Download the 2021 Python Security Best Practices Cheat Sheet

Here are the Python security tips we’ll explore:

Always sanitize external data
Scan your code
Be careful when downloading packages
Review your dependency licenses
Do not use the system standard version of Python
Use Python’s capability for virtual environments
Set DEBUG = False in production
Be careful with string formatting
(De)serialize very cautiously
Use Python type annotations

One quick note before we get started. It’s important to note that Snyk’s data about the Python ecosystem, as well as academic research, shows that Python is no more (or less) secure than other widely used languages. This cheat sheet is just specifically for our Pythonistas. We’d recommend checking out all of our other security cheat sheets to learn how to stay safe in other ecosystems.

1. Always sanitize external data

One vector of attack for any application is external data, which can be used for injection, XSS, or denial of service (DOS) attacks. A general rule for maintaining Python security is to always sanitize data (remove sensitive information) from external sources whether the data originates from a user input form, scraping a website, or a database request. Also, sanitize as soon as the data enters the application to prevent insecure handling. This reduces the risk that unsanitized sensitive data will be handled by your application accidentally.

Starting with sanitization, it always makes more sense to check for what the input should be than to try to handle the exceptions. We also recommend using well-maintained libraries for sanitization. Here are two:

schema is “a library for validating Python data structures, such as those obtained from config-files, forms, external services or command-line parsing, converted from JSON/YAML (or something else) to Python data-types.
bleach is “an allowed-list-based HTML sanitizing library that escapes or strips markup and attributes.”
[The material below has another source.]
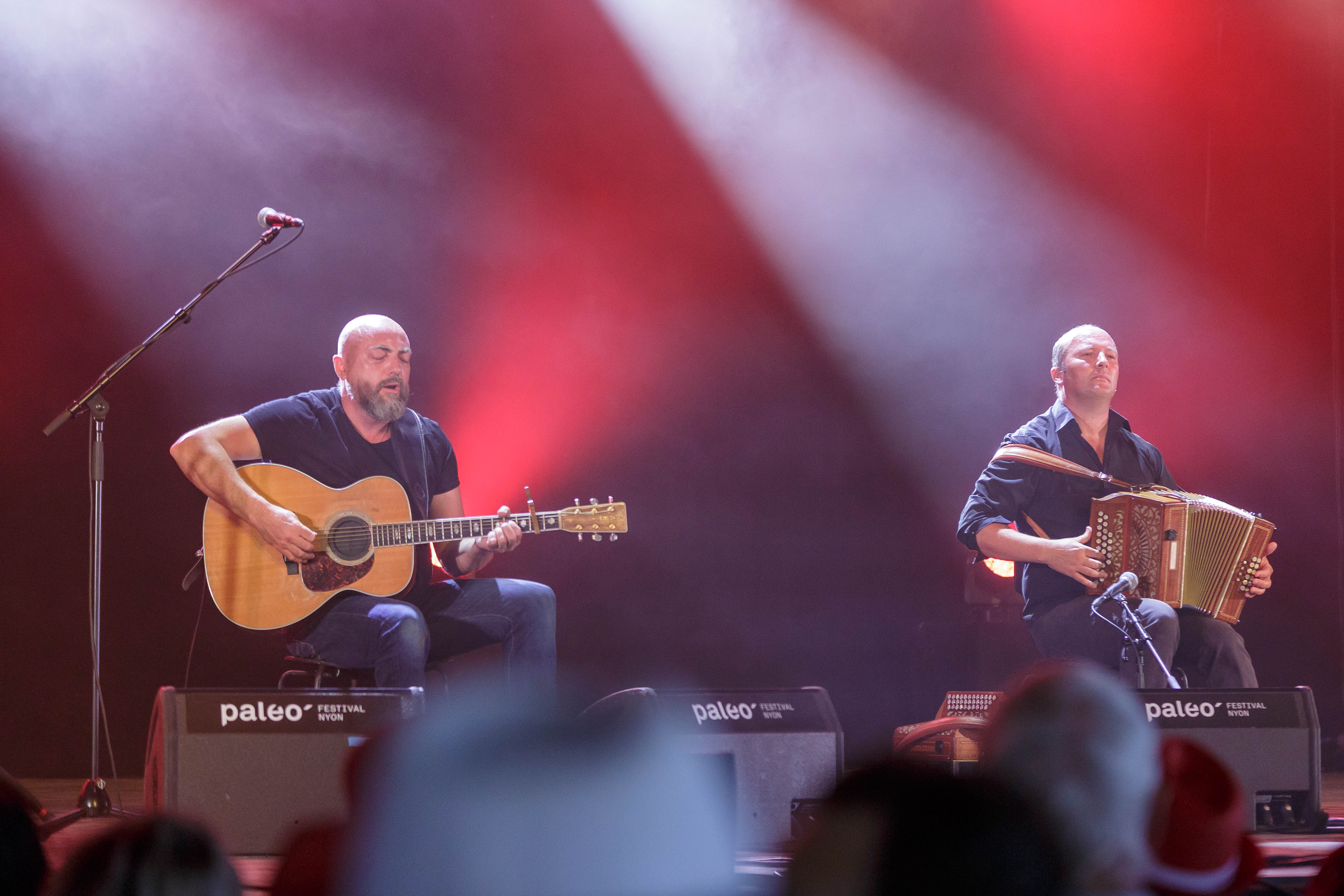 Paléo Festival Nyon, édition 2016, 19-24 juillet 2016. Jeudi 21: Les Frères Guichen (folk breton, France)

Major frameworks come with their own sanitation functions, like Flask’s flask.escape() or Django’s django.utils.html.escape(). The goal of any of these functions is to secure potentially malicious HTML input like:

1>>> import bleach
2>>> bleach.clean('an XSS <script>navigate(...)</script> example')
3'an XSS &lt;script&gt;navigate(...)&lt;/script&gt; example'

The limitation of this approach is that libraries are not good for everything. They are specialized in their domain. As a note, be sure to read to the end of this post to get more information about working with other data formats, such as XML, which can also contain malicious data.

Another often used option is to leave the rendering of HTML to templating engines such as Jinja. It provides lots of capabilities, and amongst them is auto-escaping to prevent XSS using MarkupSafe.

Another aspect of sanitization is preventing data from being used as a command. A typical example is an SQL injection. Instead of stitching strings and variables together to generate an SQL query, it is advisable to use named-parameters to tell the database what to treat as a command and what as data.

1# Instead of this …
2cursor.execute(f"SELECT admin FROM users WHERE username = '{username}'");
3# ...do this...
4cursor.execute("SELECT admin FROM users WHERE username = %(username)s", {'username': username});

Or even better, use Object-Relational Mapping (ORM), such as sqlalchemy, which would make the example query look like this:

1query = session.query(User).filter(User.name.like('%{username}'))

Here you get more readable code, as well as ORM optimizations like caching, plus more security and performance!

If you want to learn more, check out our SQL injection cheat sheet.

2. Scan your code

Developers have a wide array of static code analysis tools at their disposal for maintaining Python security. Let’s take a look at three different levels of tools.

First, the linter level. PEP8 has been serving for decades now as a style guide for Python. Various tools are available (and built into IDEs) to check against this style guide, like pep8, pylint, flake8, and more.

Next, tools like bandit transform code into an abstract syntax tree (AST) and perform queries on it to find typical security issues. This is a level above what typical linters do, which work on a syntactical level. Still, bandit is limited by its intermediate representation and performance. For example, bandit cannot detect data flow related issues (known as taint-analysis) and these result in devastating flaws (injections like SQL injection or XSS as an example).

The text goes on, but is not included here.